CONFER GRACE
By MICHAEL PERKINS
NO ONE EVER INTENTIONALLY DESIGNS SOMETHING TO BE UGLY. There has never been an artist’s or architect’s rendering that shows a project, from a city park to a shopping mall, as anything but ideal. Drawings created to excite investors and planners are consistently festooned with bright, broad sidewalks, strolling families (with their dogs), and bowers of flowers. When you see a sign saying, “coming soon on this site”, it’s always a sunny day.
Of course, once the dedication ribbon is cut, reality intervenes. Neighborhoods rise and fall. Things wear out. The cool things that were to be built during “phase two” get un-funded. The dream of the possible becomes the dreariness of the actual. And photographers are there to measure the distance between those extremes.
Sadly, merely making images of what has gone wrong in modern life is almost a default for many shooters, and their predictably bleak work reflects that. Creating pictures of decay or failure is certainly easy, almost a cynical cop-out, as if seeing the ugliness in things is somehow more honest, more “authentic”. I can understand taking that bait. I have taken that bait. But I think photographers need to struggle to confer grace on things as well, to try to show how things might have worked out. Yes, there’s a lot of drama to be had in documenting what went wrong. But, at one point in the process, before the beginnings of things, people invested faith in what they were creating, a faith that said that things would be generally better Once This Thing Is Completed. Pictorially, trying to portray potential, especially wasted potential, is far tricker.
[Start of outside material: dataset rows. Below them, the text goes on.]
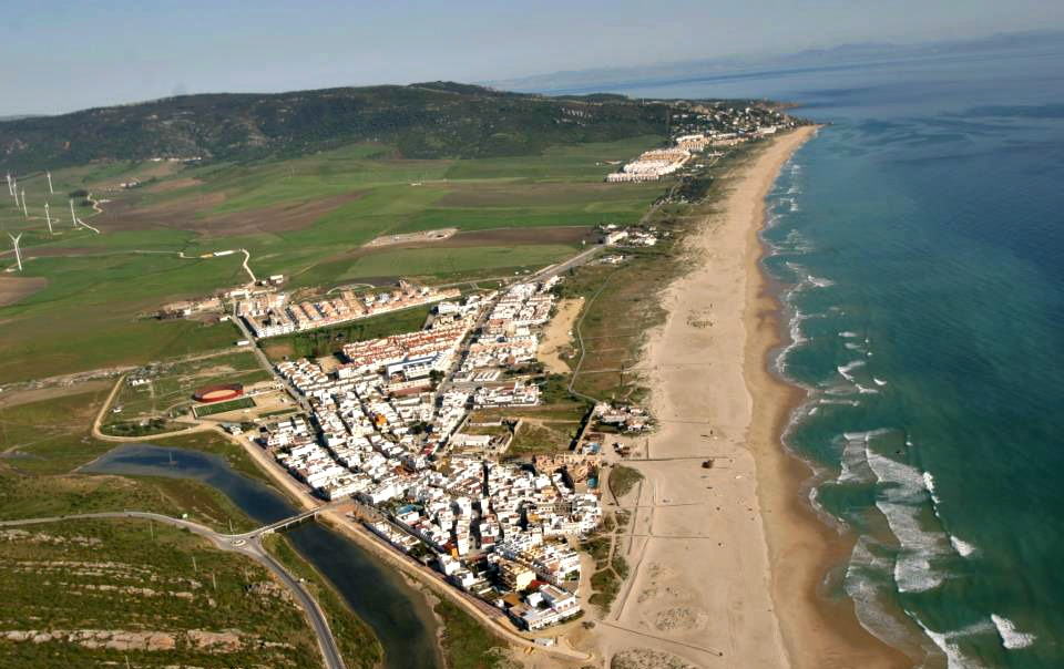 Zahara de los Atunes a vista de pájaro
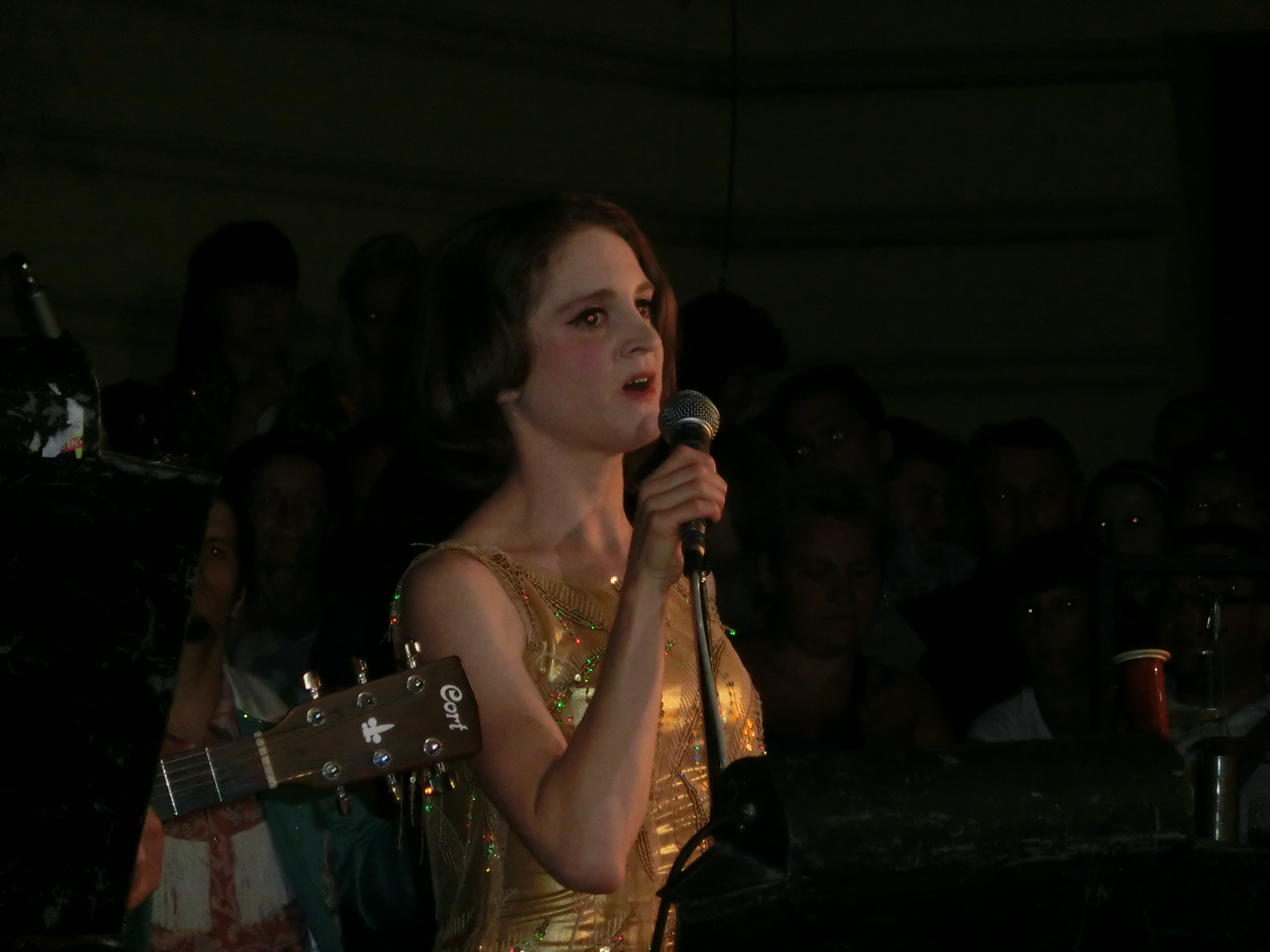 Toto je fotografie české herečky Pavlíny Štorkové, při koncertu skupiny Mastix 22.6.2013
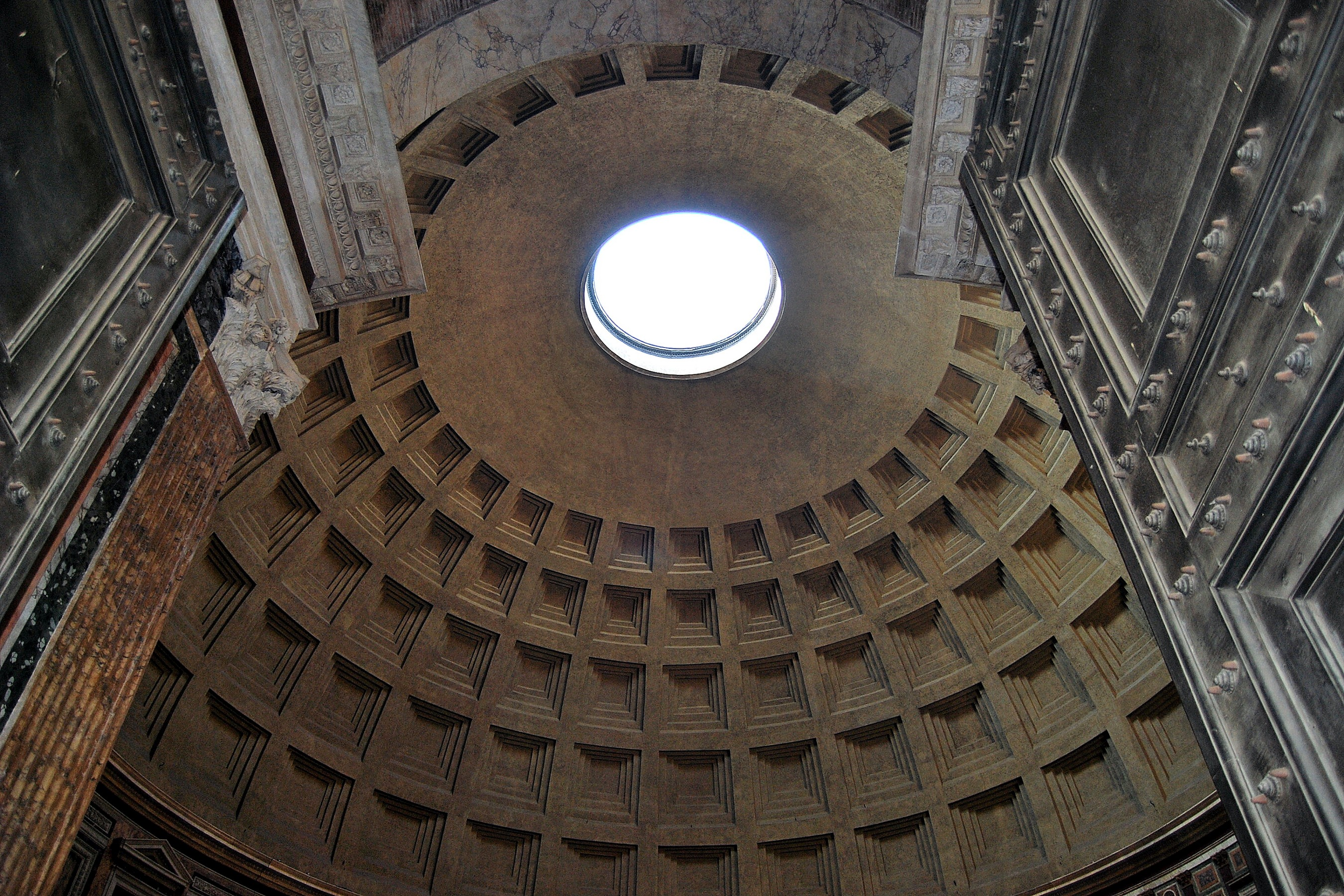 El Panteón de los Dioses, en Roma
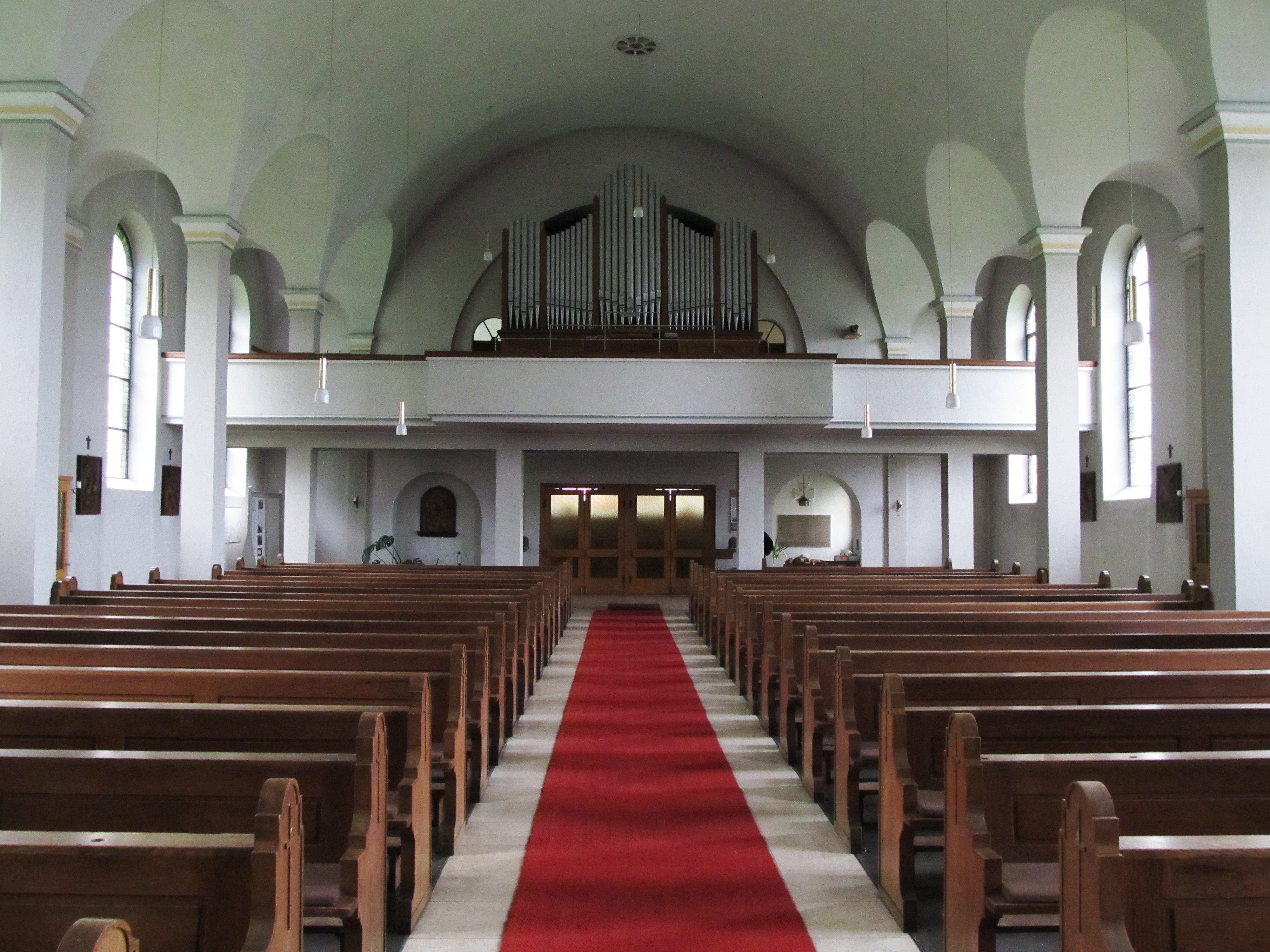 Blick ins Innere der katholischen Pfarrkirche St. Laurentius in Eschringen, einem Stadtteil der saarländischen Landeshauptstadt Saarbrücken

As to the image shown here, I’d like to say it was the result of some marvelous act of planning, but the fact is, the entire scene, bathed in the deep golds of dusk, was seen and seized in an instant. I remember being struck by the feeling that this kind of light was so miraculous that it could confer nobility on even a car wash in a shopworn neighborhood, and that a momentary break in the clouds had given the reds and yellows the hyper-saturated look of an old, slow film stock like Kodachrome. Again, all these impressions registered inside a few seconds, and I went for it. The result reminded me that, once, someone thought this car wash would at least be neat, or efficient, or attractive. Sometimes that dream is totally submerged in the crust of What Happened Later. But I feel compelled to search for it anyway, to confer grace on what the dreamers saw. After all, under the skin, we’re all in the same game.